石原:テーマを持つという点で、作家の森博嗣さんが面白いことを言っています。彼は英語の“leisure”を単なる趣味や余暇と訳したのは間違いで、「一生をかけて研究したい自分にとってのテーマ、いわば個人研究」という意味合いが強いと論じています。「日本中の鉄道の写真を撮りたい」でも、なんでもいいと思うのですが、長く追いかけてきた自分だけの研究テーマがあることが、長い人生における最大のモチベーションであり、健康に生きるための「心の養分」になるのだと思います。

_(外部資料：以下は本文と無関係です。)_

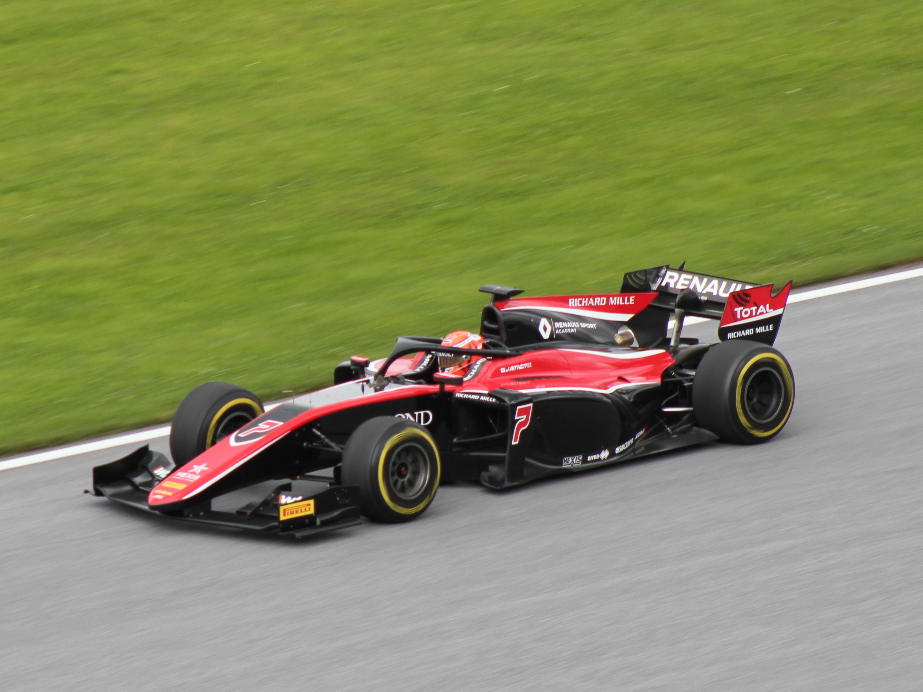 07 Jack Aitken beim Rennwochenende in Österreich 2018 (1)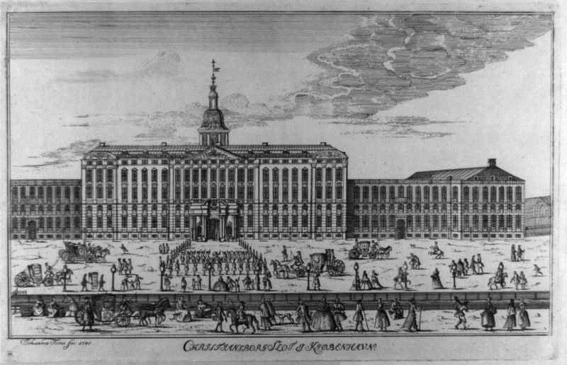 Christiansborg Slot i Kiøbenhavn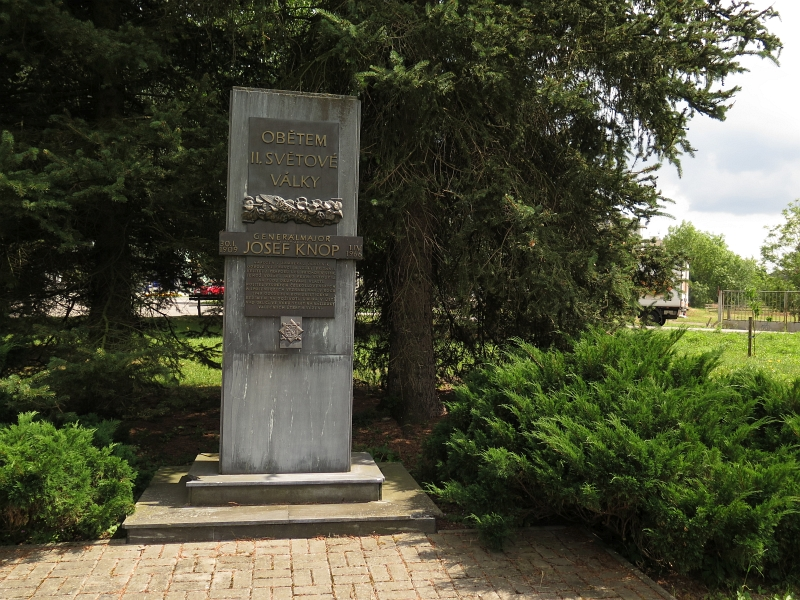 Pomník Karla Bubly, Bublovo náměstí nyní generála Knopa, Žamberk.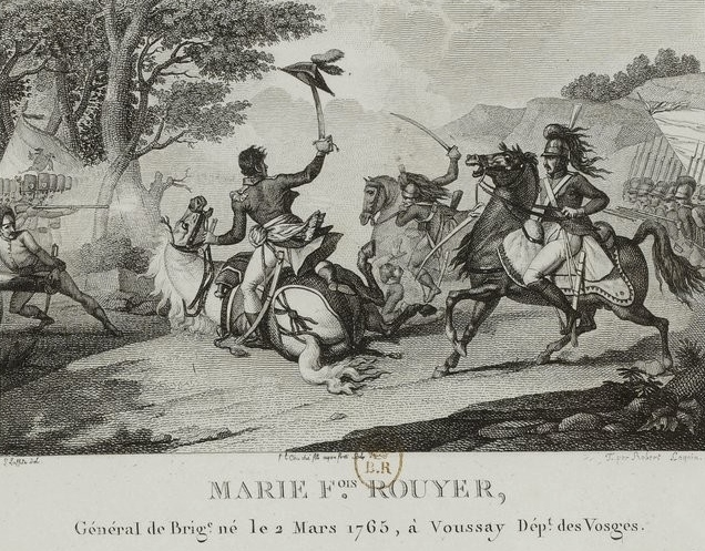 Marie François Rouyer (1765-1824), général de division et baron de l'Empire. Il est ici représenté à la bataille de Fleurus en 1794, chargeant à la tête d'un régiment d'infanterie pour reprendre un bois occupé par les Autrichiens.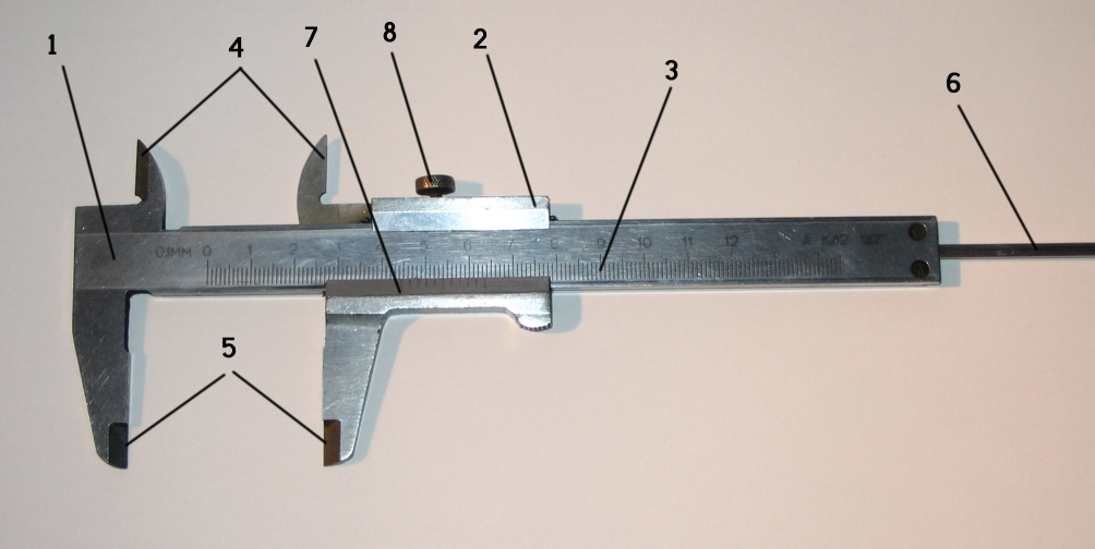 Штангенциркуль

鈴木:自分のテーマを持つことは、大賛成です。私は、これからの長いキャリアを生き抜くためには、やはり守りの姿勢ではなく、仕事に対する「ワクワク」した感情や、内発的な「活力」が何よりの原動力になるべきだと信じています。自分が何にパッションを感じるのかを突き詰め、それを仕事に結びつけていく。ベースにワクワク感があるからこそ、エネルギーのいる学び直しやキャリアチェンジにも挑戦できるのではないでしょうか。若い世代はインターネットを通じて世界中の情報に触れ、刺激を受けています。もしかしたら、テーマを持つことは彼らのほうが得意かもしれません。

人事としては、個人のリスクを管理する役割ではなく、一人ひとりの挑戦への内発的な活力を引き出し、伴走する存在でありたいです。

高橋:そうですね。これからは、一律のルールをなくして1対1で決める「相対人事」をベースにするのがいいのかもしれません。会社からの命令ではなく、「このポストに行ったら、仕事はハードだけどこんな経験ができる」といった、お互いの状況に応じた社内市場を作るイメージです。若いうちからの価値観や志向の個人差はもちろん、80歳でも普通に働く時代になるのであれば、健康や働き方の個人差も大きくなっていきます。何をやりたいのか・どこまでできるかと会社側の期待をすり合わせる。手間はかかりますが、それこそAIが支援してくれるのではないでしょうか。